◆ **WHAT TO PRODUCE**
Every line of the material below needs to be copied exactly; omit the pictures.

◆ **INFORMATION PROVIDED**
----------

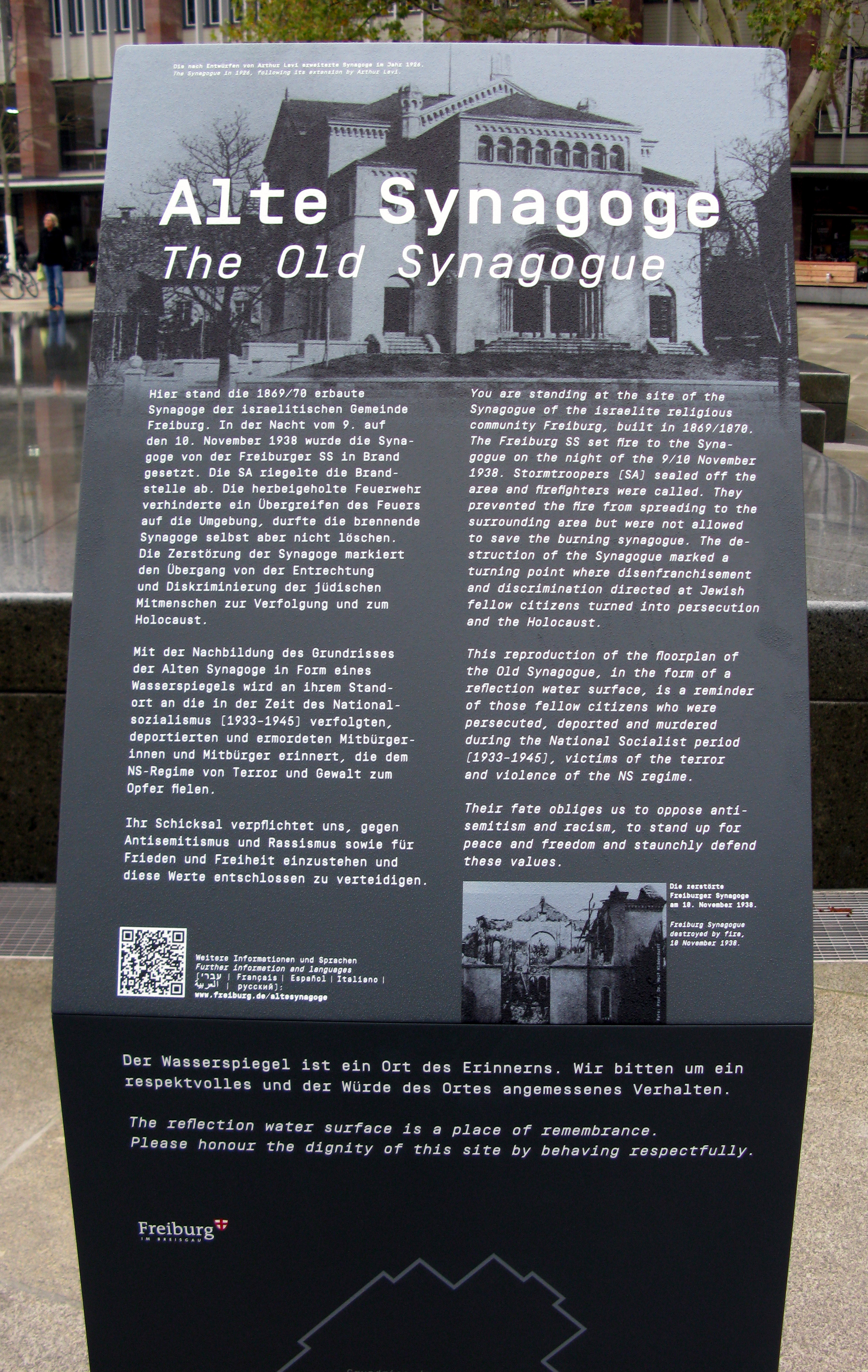 Infostele am Synagogenbrunnen auf dem Freiburger Platz der Alten Synagoge
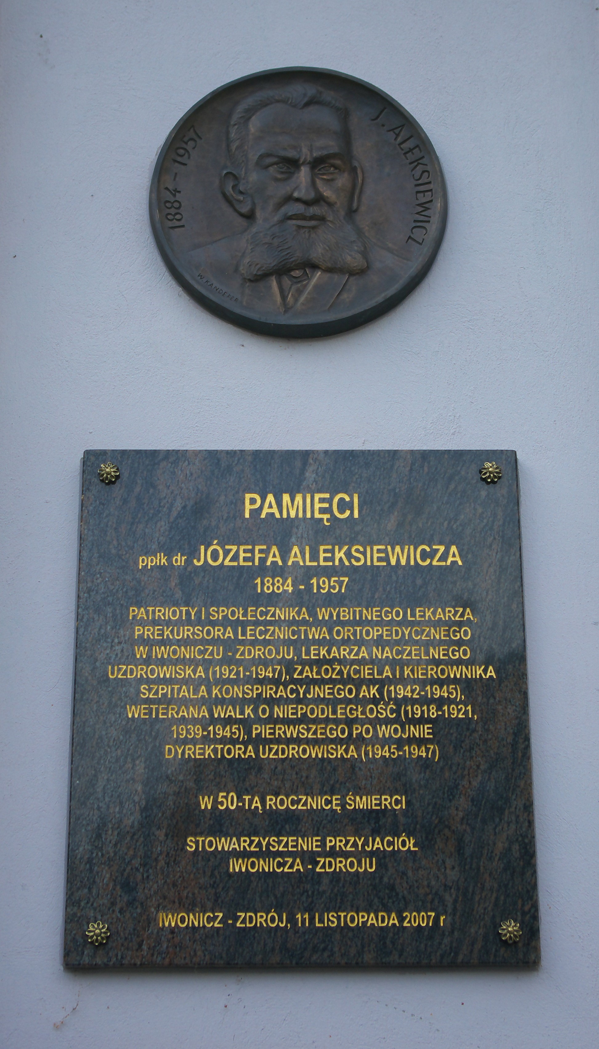 Upamiętnienie Józefa Aleksiewicza na budynku Starych Łazienek w Iwoniczu-Zdroju
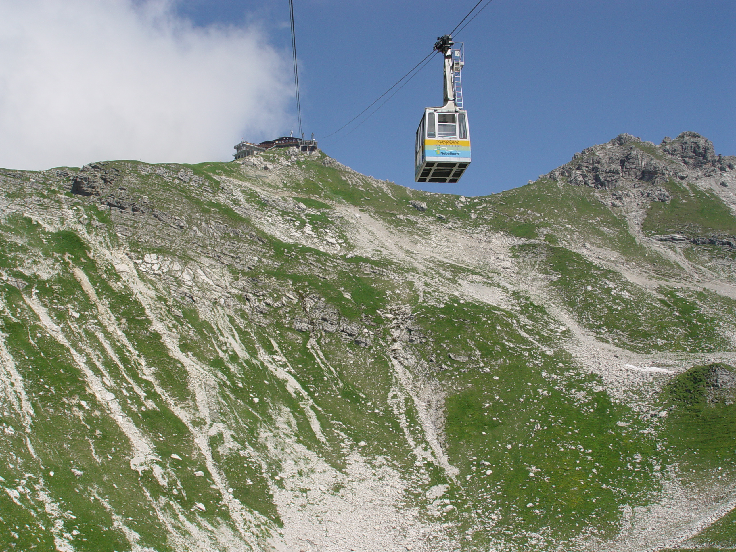 Blick auf das Nebelhorn von der Nebelhornbahn aus
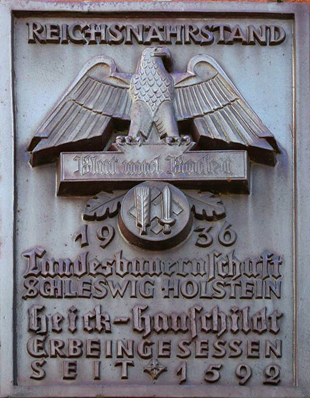 Vom Reichsnährstand 1936 gekennzeichneter Erbhof.

----------

◆ **FINISHED TASK**
 Infostele am Synagogenbrunnen auf dem Freiburger Platz der Alten Synagoge
 Upamiętnienie Józefa Aleksiewicza na budynku Starych Łazienek w Iwoniczu-Zdroju
 Blick auf das Nebelhorn von der Nebelhornbahn aus
 Vom Reichsnährstand 1936 gekennzeichneter Erbhof.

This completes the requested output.